I feel as though I'm in an Indian novel -- perhaps even speaking to Dinah from A Fine Balance in her living room, talking about her tailors -- fabric and color swatches all around us. It's a whole new world, and I'm reminded of being in Bombay with Susan and Lisa my first year here, sitting on the floor of a sari shop, and pointing at floor-to-ceiling piles of fabric, which are shown one-by-one to us while being served tea.
It's not quite like that, but there's something overwhelming about designing each and every aspect of a piece of clothing I can barely visualize. After each sari I try on, I say "that's the one I want!" -- until I try on the next.
But trying on various styles of saris is only half the reason I'm there. The other is that in the few times we've seen each other, Shilu has become somewhat of my Indian grandmother. She tells me I'm too skinny, and has me over for lunch so I can eat home-cooked food -- and lots of it. (In a sort-of awkward way, she doesn't eat herself, though she sits next to me and keeps filling my plate with more). She is happy that I found "a nice American boy" in India and thinks we should settle down here. I say that Delhi is too loud and not good for our health, and she recommends Kerela or Shimla instead. When I suggest a style of sari that I've seen in a magazine, she tsks and says, "That's not for a good girl to wear" through her two remaining teeth.

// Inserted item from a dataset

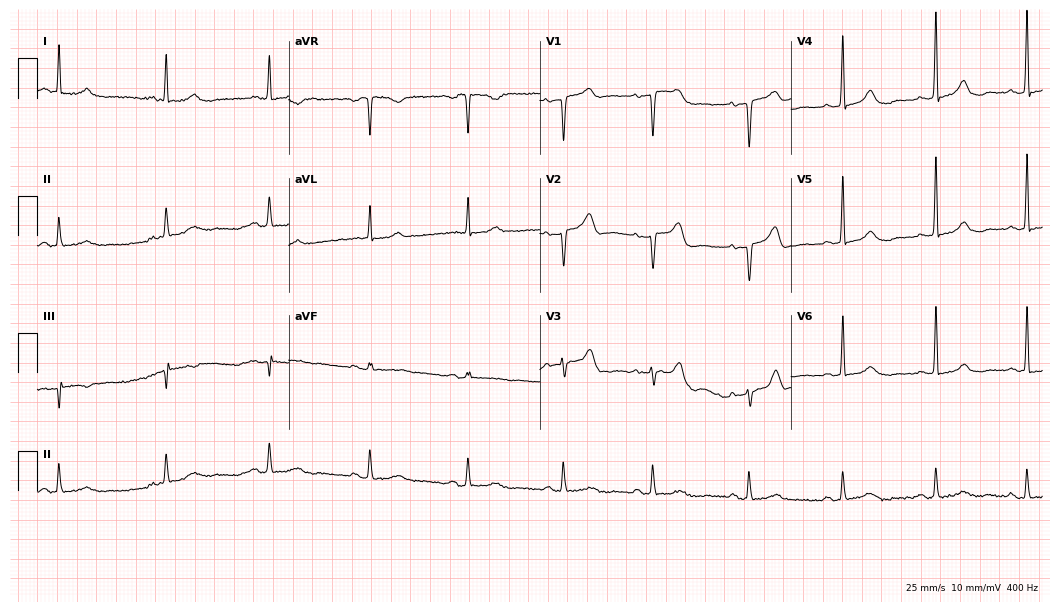
Standard 12-lead ECG recorded from an 83-year-old female patient. None of these six findings is recorded: first-degree AV block, right bundle branch block (RBBB), left bundle branch block (LBBB), sinus bradycardia, atrial fibrillation (AF), sinus tachycardia.

Through it all, Shilu tells me all sorts of stories... stories of her youth, where her house near Lodhi Gardens was considered "rural" and her siblings used to count the cars that passed (as she talks, she covers her ears every time a car honks too loud, which is to say, every two minutes or so). Stories of how she started her tailor shop, and how she found young men and women living in the nearby slums, trained them, and made them her tailors. She's so close to them that even before her son is to be married, she wants to marry off the young tailor who has worked with her since the beginning ("We're hoping for a wedding in May. There is no girl yet but we are ready with the wedding as soon as a good one comes!"... she says the same about her son, and his "ready" wedding this November).
I sit in rapture, as she tells me family stories that are intertwined with all the India history books I've been reading... how her family moved from Bengal to Delhi when partition made their home Bangladesh, how much Delhi has changed since the assassination of Indira Gandhi (for the far worst, in her opinion), how she misses the mango trees of her youth.
She offers me chai, but it's time to go. I leave and head to Khan Market, imagining her mango trees lining the way.